Corticosteroid is the most commonly prescribed treatment for MS-related conditions, including optic neuritis, clinically isolated syndrome (CIS), and acute worsening of symptoms. Prednisone, IV Solumedrol, and other corticosteroids can be very helpful in stopping the inflammation in your optic nerves, brain, or spinal cord—but they also cause an increase in osteoclastic activity, the process by which your body breaks down old bone, leaving space for new bone to form.

Under optimal conditions, osteoclastic activity is tightly regulated and balanced by osteoblastic activity—the process responsible for rebuilding strong, healthy bones. But, the presence of corticosteroids increases osteoclastic activity, causing the bone to break down faster than it can be rebuilt.
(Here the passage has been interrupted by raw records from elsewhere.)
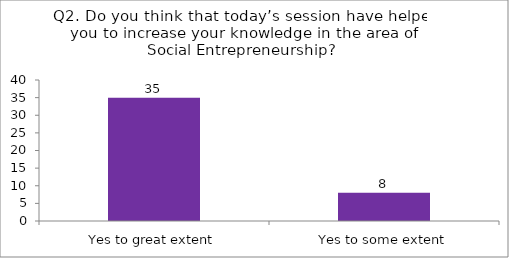
| Category | Q2. Do you think that today’s session have helped you to increase your knowledge in the area of Social Entrepreneurship? |
|---|---|
| Yes to great extent | 35 |
| Yes to some extent | 8 |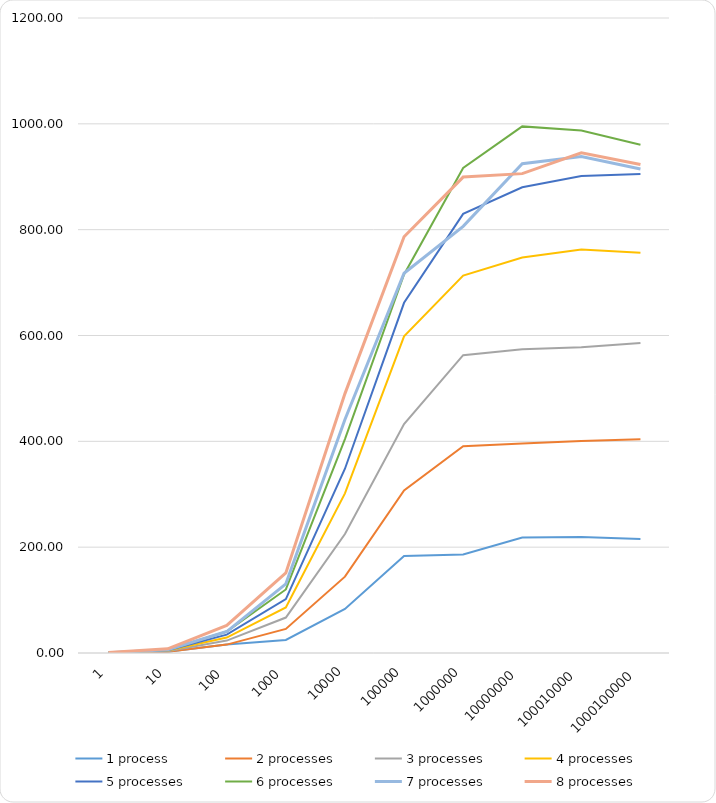
| Category | 1 process | 2 processes | 3 processes | 4 processes | 5 processes | 6 processes | 7 processes | 8 processes |
|---|---|---|---|---|---|---|---|---|
| 1.0 | 0.25 | 0.308 | 0.452 | 0.56 | 0.599 | 0.755 | 0.672 | 0.893 |
| 10.0 | 2.166 | 2.268 | 3.477 | 4.624 | 5.275 | 6.112 | 6.33 | 7.955 |
| 100.0 | 16.281 | 15.868 | 23.505 | 29.121 | 34.672 | 40.573 | 40.533 | 52.046 |
| 1000.0 | 24.588 | 45.434 | 66.979 | 86.17 | 101.833 | 120.048 | 130.67 | 151.229 |
| 10000.0 | 83.264 | 144.3 | 224.719 | 301.659 | 348.189 | 404.313 | 441.362 | 490.196 |
| 100000.0 | 183.184 | 307.409 | 432.588 | 598.444 | 661.813 | 715.393 | 717.581 | 786.627 |
| 1000000.0 | 186.254 | 390.778 | 562.746 | 713.14 | 829.876 | 916.59 | 806.266 | 899.382 |
| 10000000.0 | 218.388 | 395.883 | 574.053 | 747.245 | 880.127 | 995.19 | 924.703 | 905.9 |
| 100010000.0 | 219.046 | 400.777 | 577.736 | 762.344 | 901.3 | 987.314 | 938.054 | 945.319 |
| 1000100000.0 | 215.268 | 404.159 | 585.883 | 756.161 | 905.037 | 960.383 | 914.532 | 923.26 |

This leads to a loss of calcium and other minerals from the bones.

As MS symptoms progress, people tend to become less and less physically active. You may walk less, climb fewer stairs, or stop carrying groceries. That means you’re putting less stress on your bones, and your body sends fewer signals to the cells responsible for building bone.

The result is that over time, your bones receive more signals to remove calcium and other minerals, and fewer signals to build new bones. Thinning bones, or osteopenia, will become apparent, and could eventually become osteoporosis.
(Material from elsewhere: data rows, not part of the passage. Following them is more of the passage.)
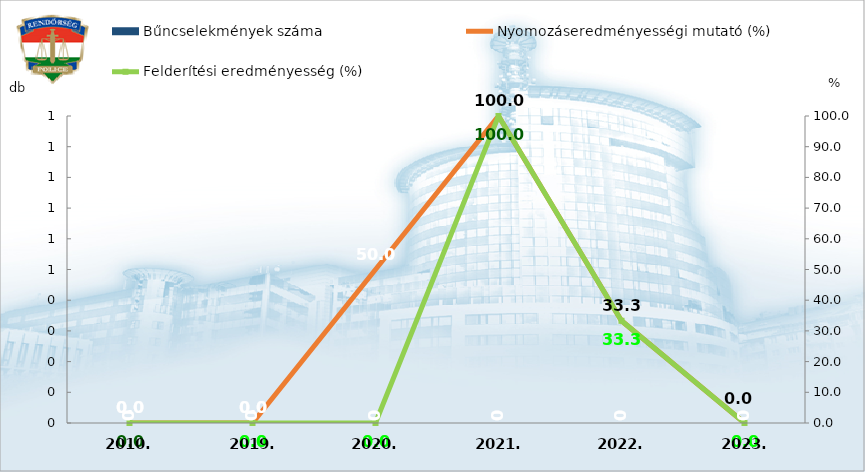
| Category | Bűncselekmények száma |
|---|---|
| 2010. | 0 |
| 2019. | 0 |
| 2020. | 0 |
| 2021. | 0 |
| 2022. | 0 |
| 2023. | 0 |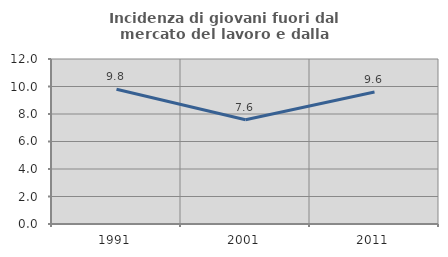
| Category | Incidenza di giovani fuori dal mercato del lavoro e dalla formazione  |
|---|---|
| 1991.0 | 9.794 |
| 2001.0 | 7.578 |
| 2011.0 | 9.595 |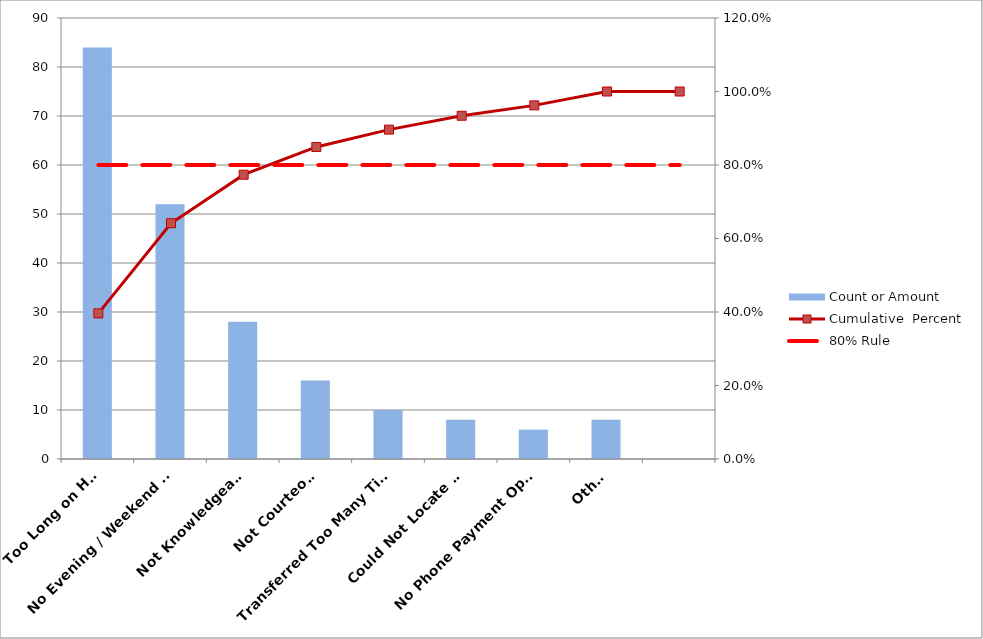
| Category | Count or Amount |
|---|---|
| Too Long on Hold | 84 |
| No Evening / Weekend Staff | 52 |
| Not Knowledgeable | 28 |
| Not Courteous | 16 |
| Transferred Too Many Times | 10 |
| Could Not Locate File | 8 |
| No Phone Payment Option | 6 |
| Other | 8 |

How Osteopenia and Osteoporosis are Diagnosed

bone density scan in doctor's office

There are special tests you can get to measure the strength of your bones. The test that is typically used is called a dual-energy X-ray absorptiometry (DEXA) scan, a low-dose X-ray that measures bone density (you may also hear this referred to as a bone density scan). The DEXA scan will result in two different scores, a Z-score and a T-score.

The Z-score compares your bone density to the average values of a person of your same age and gender. A T-score compares the bone density to a young healthy person. A T-score between -1 and -2.5 is classified as osteopenia and would mean that you are at risk of developing osteoporosis, while a T-score of less than -2.5 is classified as osteoporosis.

Likely, you will need to speak with your primary care team to get a DEXA scan completed. Depending on your specific situation, your neurologist may be open to ordering one for you.

A Note on Fractures

Bones that are weakened by osteopenia or osteoporosis are more likely to fracture, and for people with MS, that could lead to major, long-term setbacks in your mobility and function. That’s why it’s so important to do everything you can to support the health and strength of your bones. This is what we’ll talk about next.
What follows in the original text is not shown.